FIGS. 1A and 1B show a casement outswing type window assembly 10 having a sash 12 held within a frame 16 having side jambs 22, 24. The sash 12 pivots on one or more hinges/pivots 26, 28 (diagrammatically shown in dotted lines), allowing the sash 12 to be opened and closed relative to the frame 16. Alternatively, the window assembly 10 may be a hung type window with one or more sashes 12 that are either slideably or hingedly mounted to a frame 16 to allow opening and closing. As yet another alternative, the window assembly 10 may feature one or more non-movable sashes 12. The sash 12 features horizontally oriented rails 30, 32 and vertically oriented stiles 38, 40. The frame 16 has an upper horizontal head 46 and a lower, horizontal sill 48. The glazing 50, e.g., glass or plastic is held within the sash 12. It should be understood that FIG. 1 shows one type of window, but that there are many other types of windows to which the present disclosure may be applied, including moveable and immoveable windows used in residential and commercial applications.
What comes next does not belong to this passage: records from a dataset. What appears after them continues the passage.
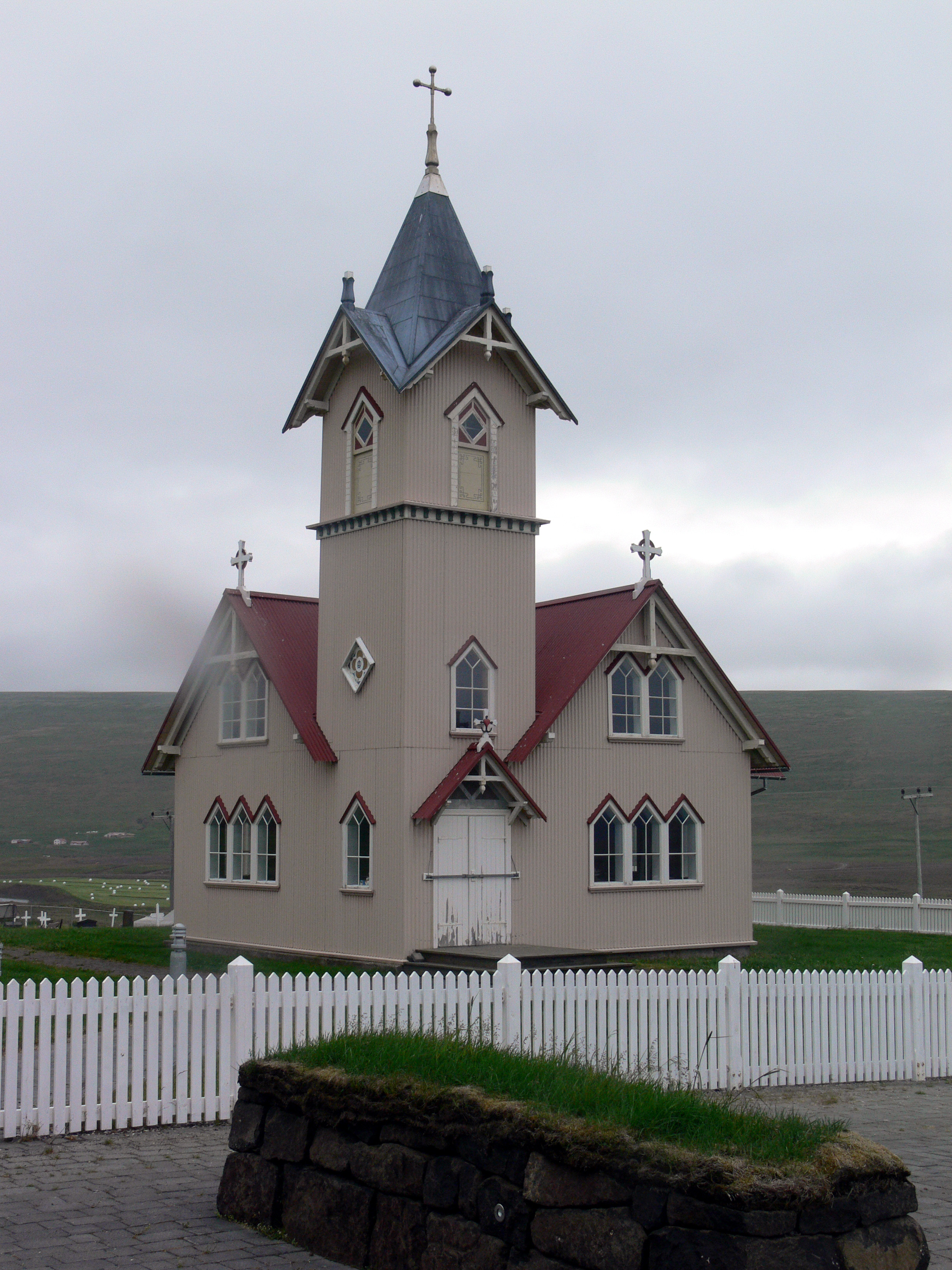 Hjarðarholtskirche in Laxárdalur.
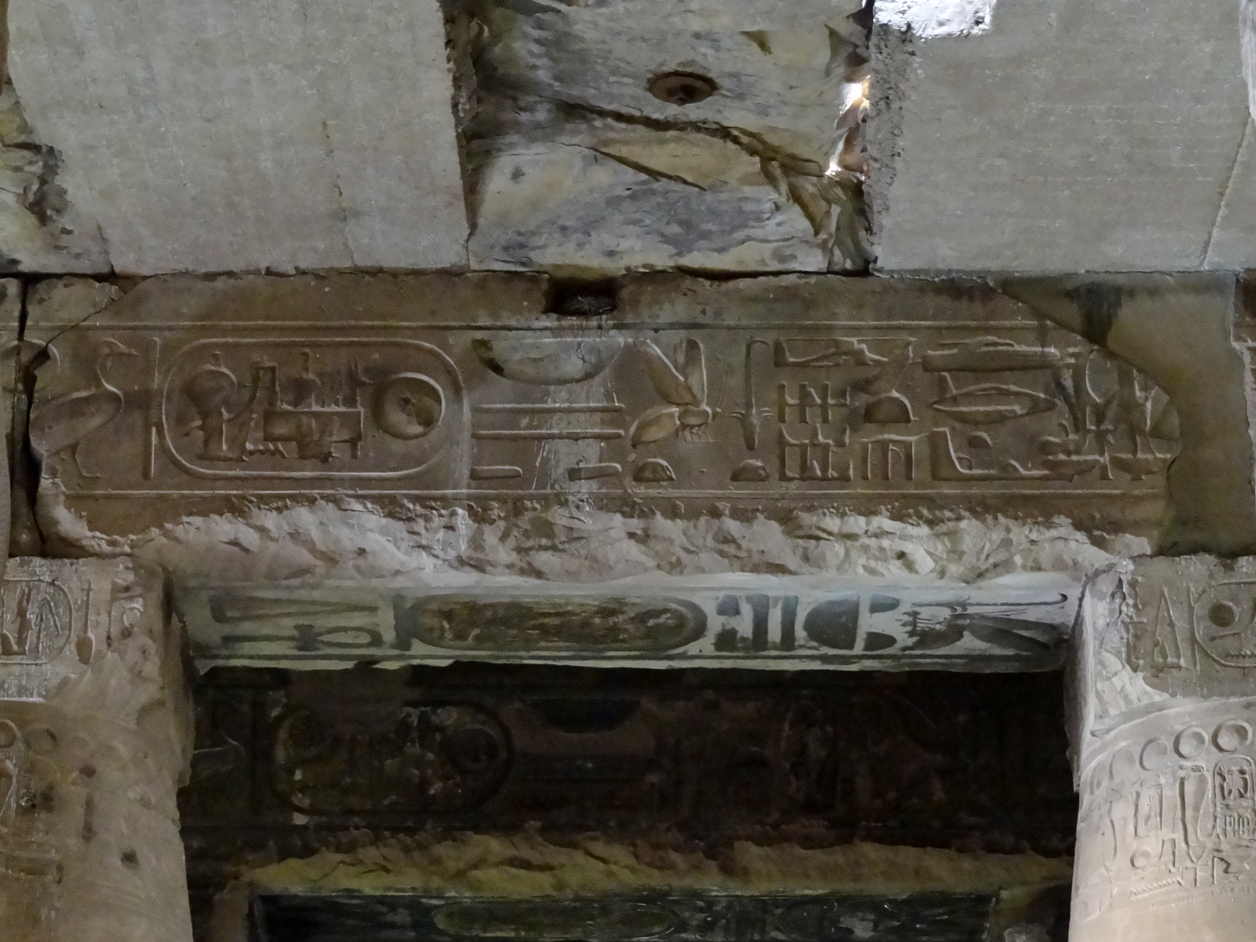 Architrav mit Hieroglyphen hinter dem Eingang zum Totentempel des Sethos I. von Abydos, Ägypten
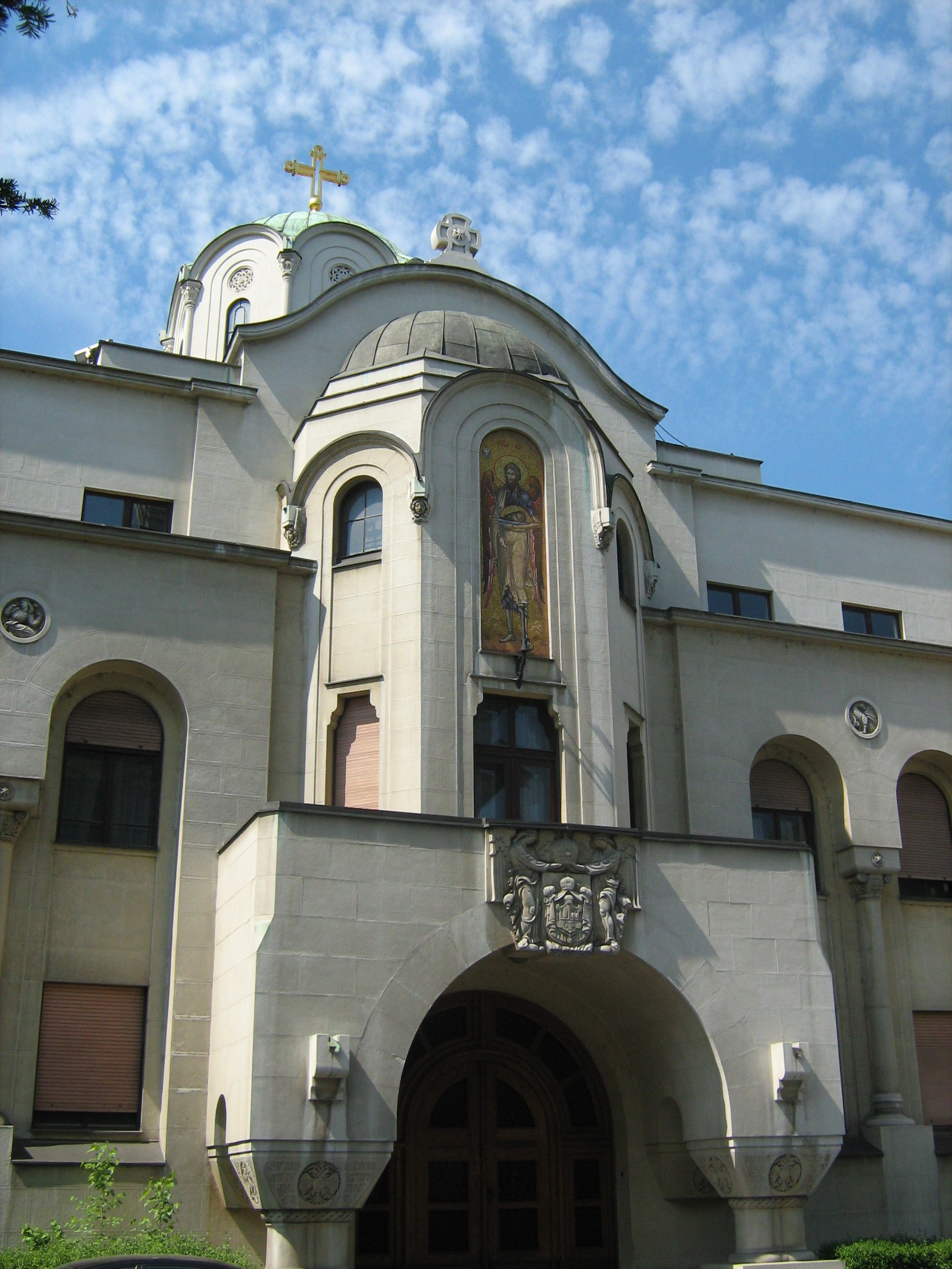 Зграда патријаршије у Београду
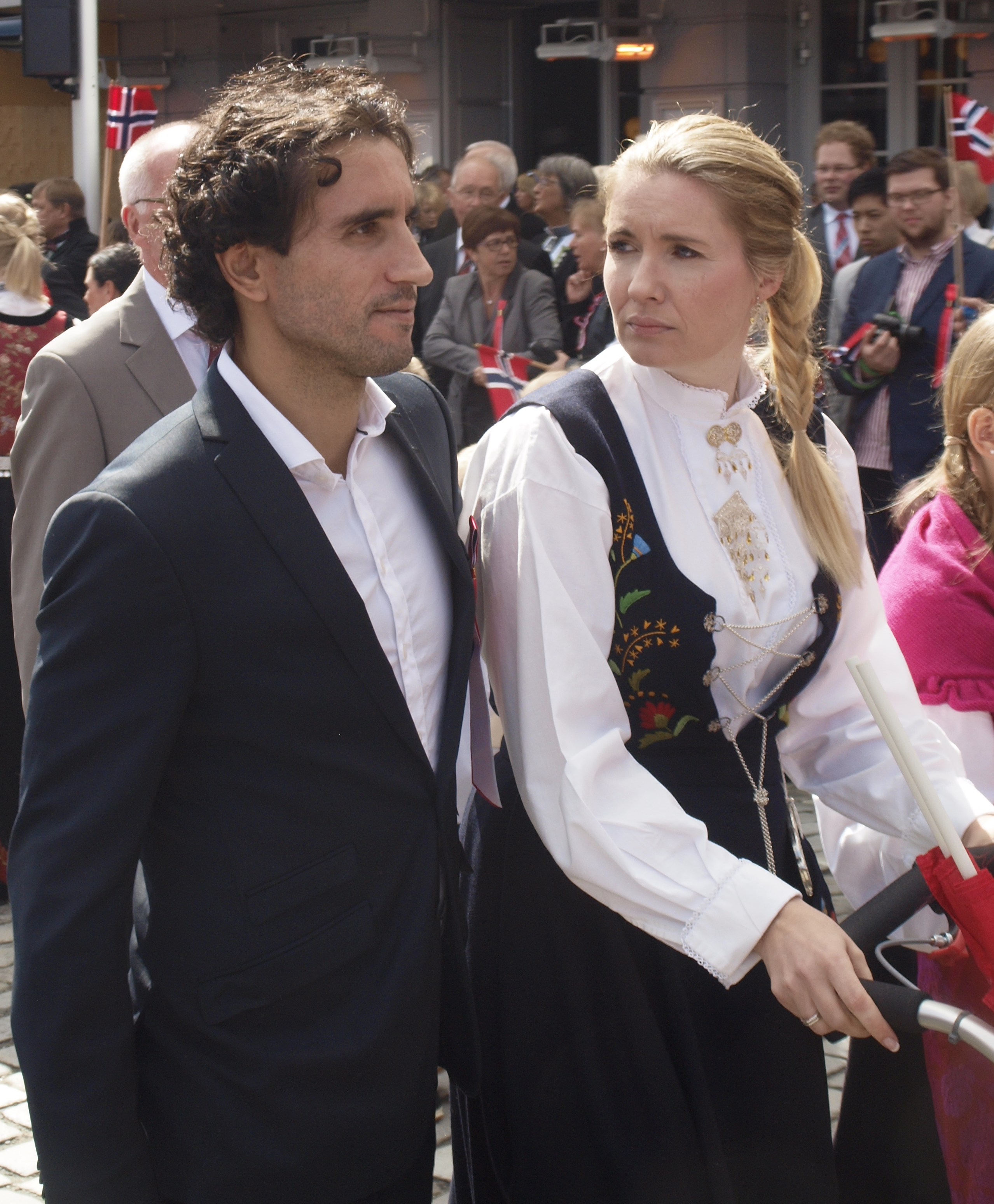 Hassan El Fakiri in 2014
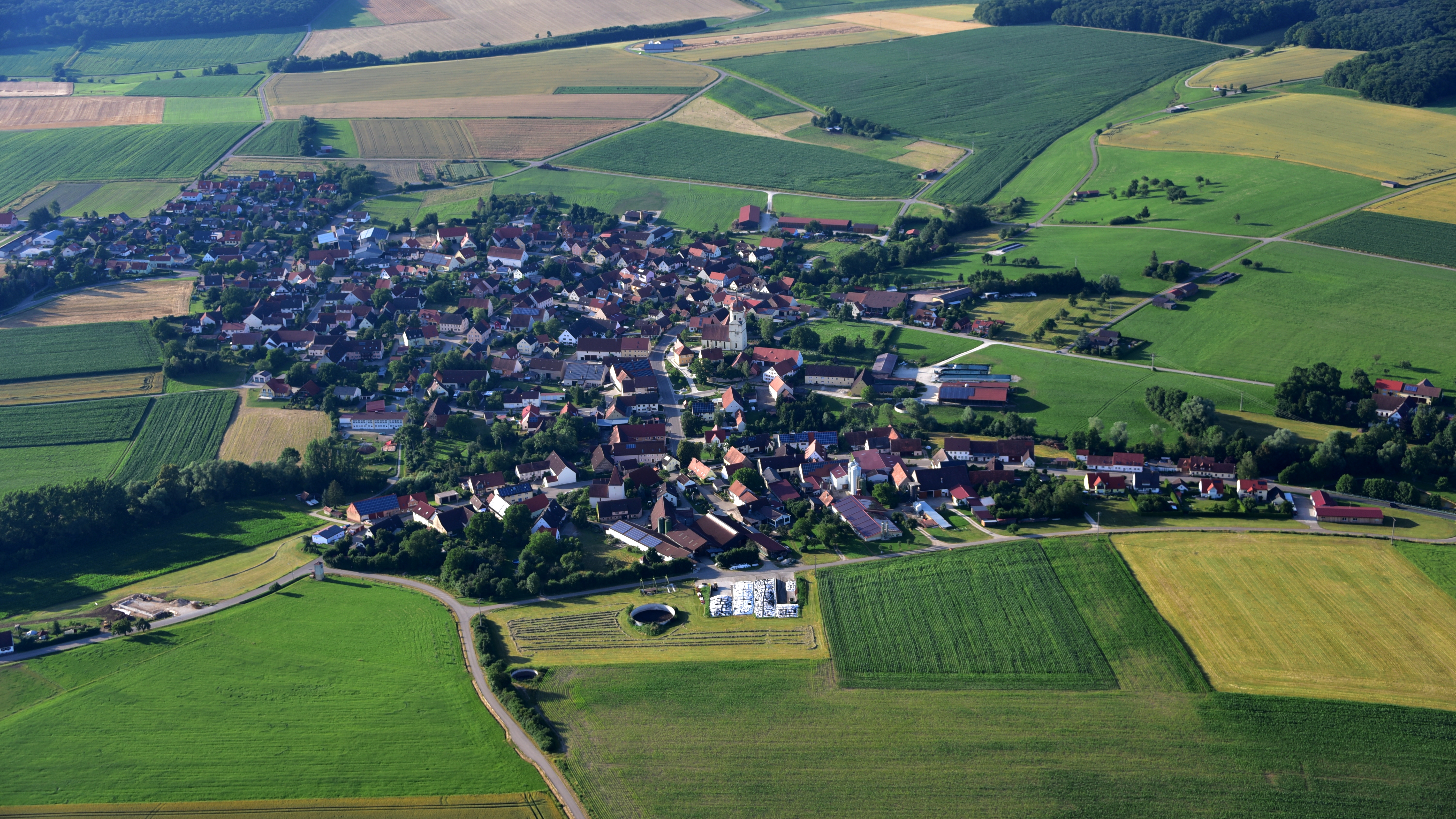 Geilsheim, Luftaufnahme (2016)
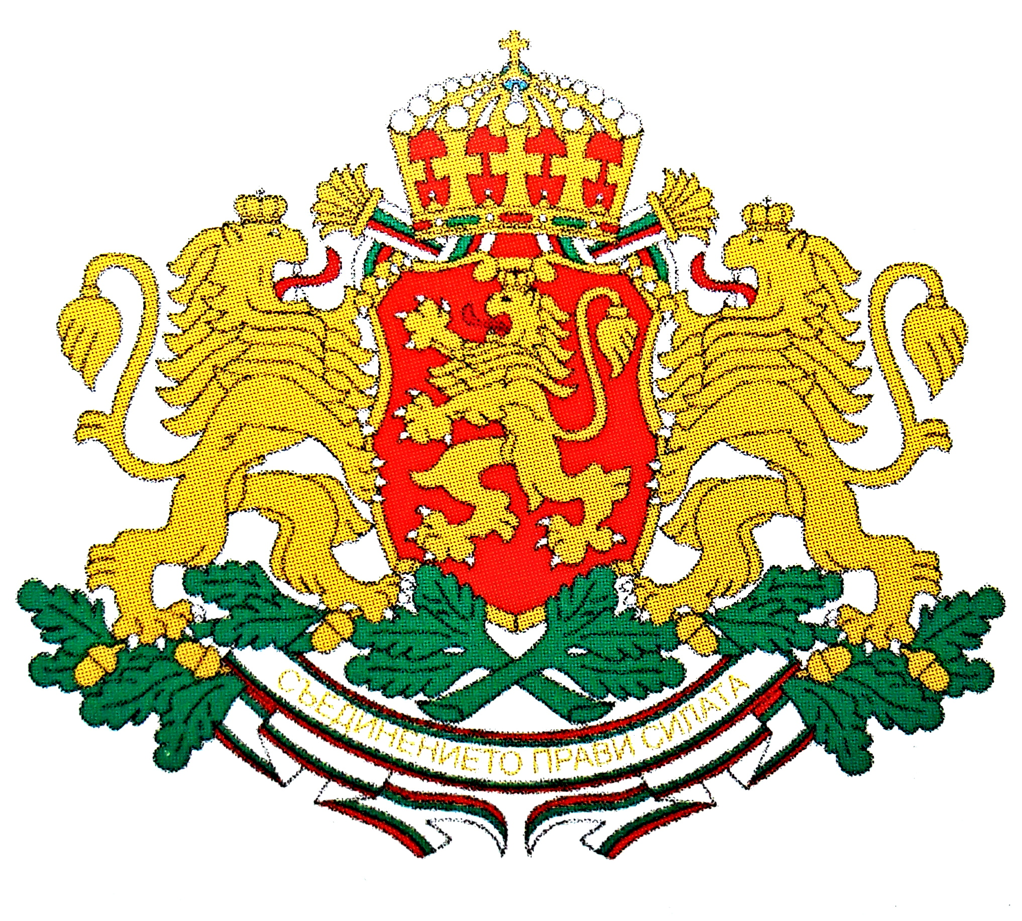 Bulharská pravoslavná církev
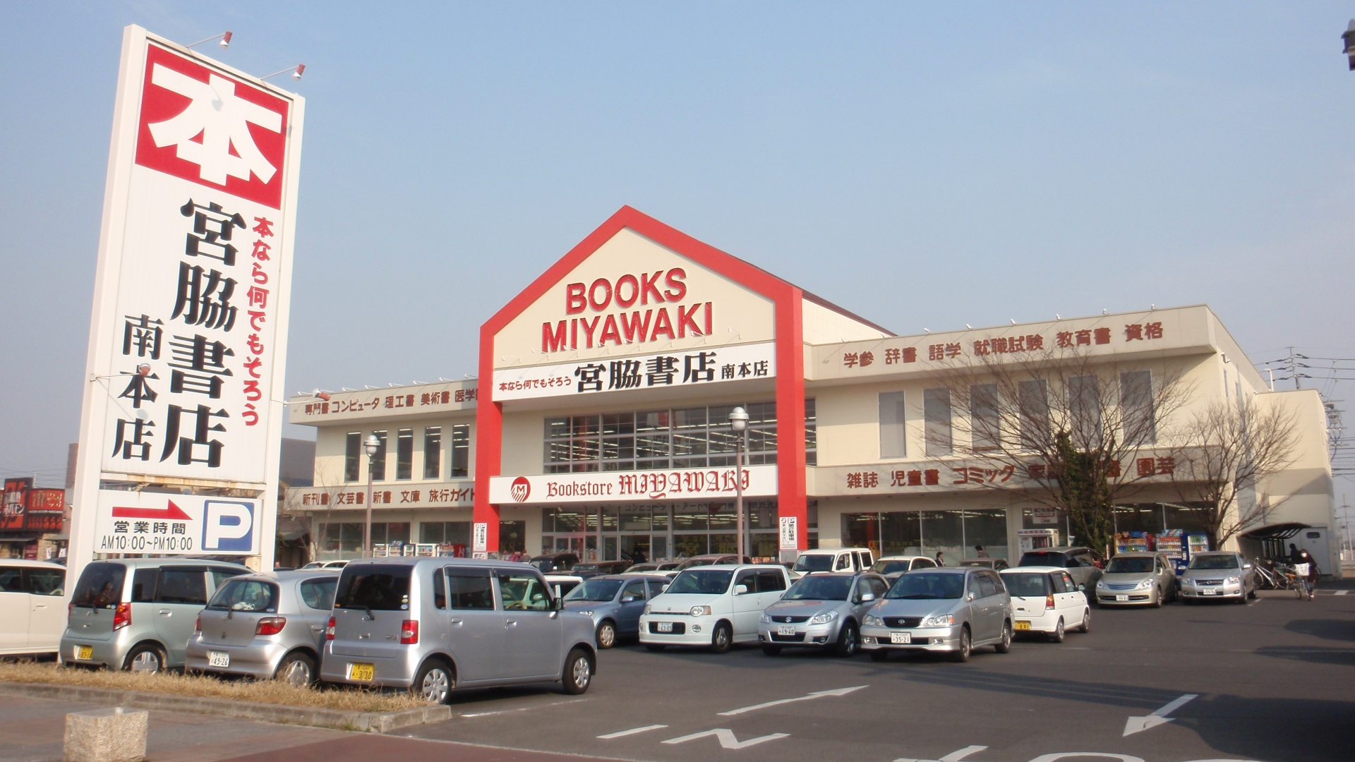 香川県高松市にある宮脇書店の南本店。
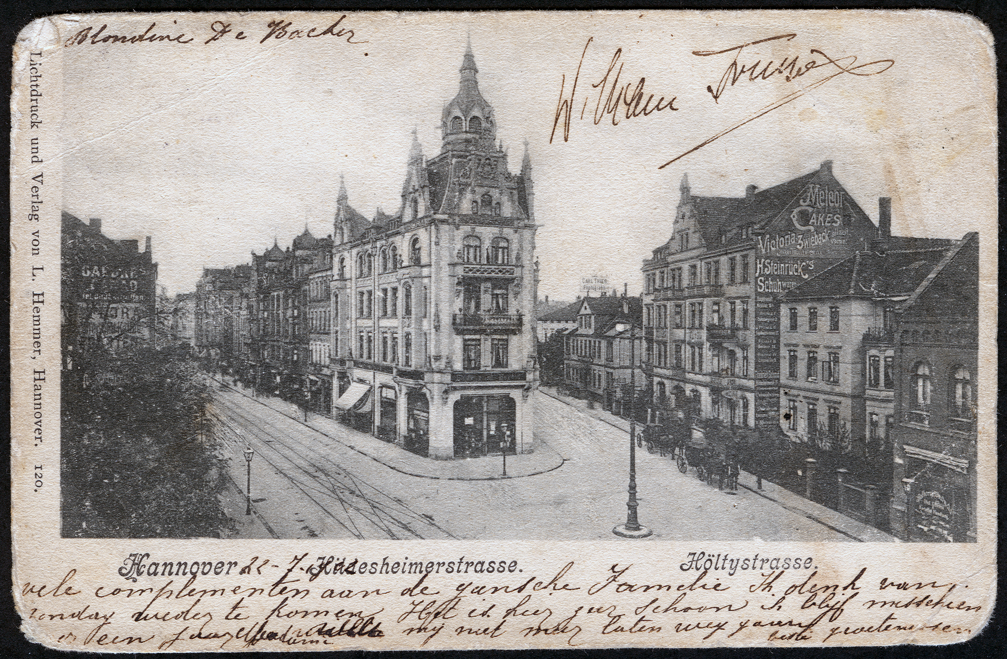 Ansichtskarte Nummer 120 von Ludwig Hemmer: Sie zeigt die Gabelung Hildesheimer Straße/Ecke Höltystraße, in der - in der Vergrößerung - das Atelierhaus des Fotografen Carl Thies zu sehen ist; auf dem Dach ein großes Schild mit dem Hinweis "Photograph". Der Besitzer des aus der Häuserflucht hervorspringenden Gebäudes auf der rechten Bildseite hat an der Brandmauer offenbar vollflächig Werbung von Betrieben anbringen lassen, wohl eine gute Nebeneinnahme um 1900. Zu lesen ist am Dach "Meteor Cakes, Victoria-Zwieback allzeit voran, Harry Trüller, Celle". Darunter: "H. Steinrück's Schuhwaren" mit Adressen der Filialen in Hannover. Weiter unten, auf dem Lichtdruck gerade noch zu erkennen: "Friedrich Schmidt, Hildesheimer Straße", und "Colonialwaren". Das Gebäude im Vordergrund links wurde 1931 ersetzt durch die von Stadtbaurat Karl Elkart errichtete Stadtbibliothek Hannover.

FIGS. 2, 6 and 7 show that the rail 30 may be formed from a plurality of sub-parts 31, 33, 35, 37. The sub-parts 31, 35 and 37 are in the form of extrusions, e.g., of aluminum. The sub-part 33 is a structural foam member, e.g., made from high density polymeric foam, e.g., PVC, polyurethane, etc. having structural properties (tensile strength, shear strength, etc.) suitable for this application. The sub-parts 31 and 35 are mechanically and adhesively coupled to the foam member 33 to form the rail 30. The stiles 38, 40 and rail 32 may be similarly constructed to surround and support the glazing unit 50, which is, in this instance, a triple glazed unit having three spaced glass panes 50a, 50b, 50c. The window frame 16 may have a similar composite construction. For example, the cross-sectional view of the sill 48 shown in FIGS. 2-7 shows a composite construction made from sub-parts 41, 43 and 45, with sub-parts 41 and 45 being extrusions, e.g., of aluminum alloy and sub-part 43 being a structural foam member interposed there between. The foam sub-parts 33 and 43 have a low thermal conductivity of, e.g., about 0.006 W/mK to 0.043 W/mK and function as a structural component as well as a thermal break between the aluminum extrusions 31, 35 and 41, 45, respectively.

As shown in FIGS. 4 and 5, the extrusion 41 has an upper leg 41A and a lower leg 41B, each having a locking tooth 41AT and 41BT with angled lead-in surfaces 41AS and 41BS, respectively, that facilitate the locking teeth 41AT and 41BT to override the foam sub-part 43 when the foam sub-part is pushed between the upper leg 41A and the lower leg 41B. The teeth 41AT, 41BT and lead-in surfaces 41AS, 41BS induce the foam sub-part 43 to align with the extrusion 41 on center and grip into the foam sub-part 43 preventing disassociation of the extrusion 41 from the foam sub-part 43. This inter-relationship could be described as a slide-and-lock relationship. An adhesive 54 (see FIG. 3) may be applied to either the extrusion 41 and/or to the foam sub-part 43 prior to placing the foam sub-part 43 into position between the legs 41A, 41B. Spacers 56 may be provided to prevent the foam sub-part 43 from being pressed too closely to the extrusion 41 such that the adhesive 54 is displaced from between the extrusion 41 and the foam sub-part 43, leaving too thin a layer of adhesive 56 to provide a bond of sufficient strength. Recesses 58A (upper corner chamber), 58B (lower corner chamber), 58C (center chamber) may also be provided to receive excess adhesive, allowing the spacers 56 to be pressed home against the foam sub-part 43, promoting an optimal adhesive thickness and consistent final assembly dimensions notwithstanding variations in applied volume of adhesive 54.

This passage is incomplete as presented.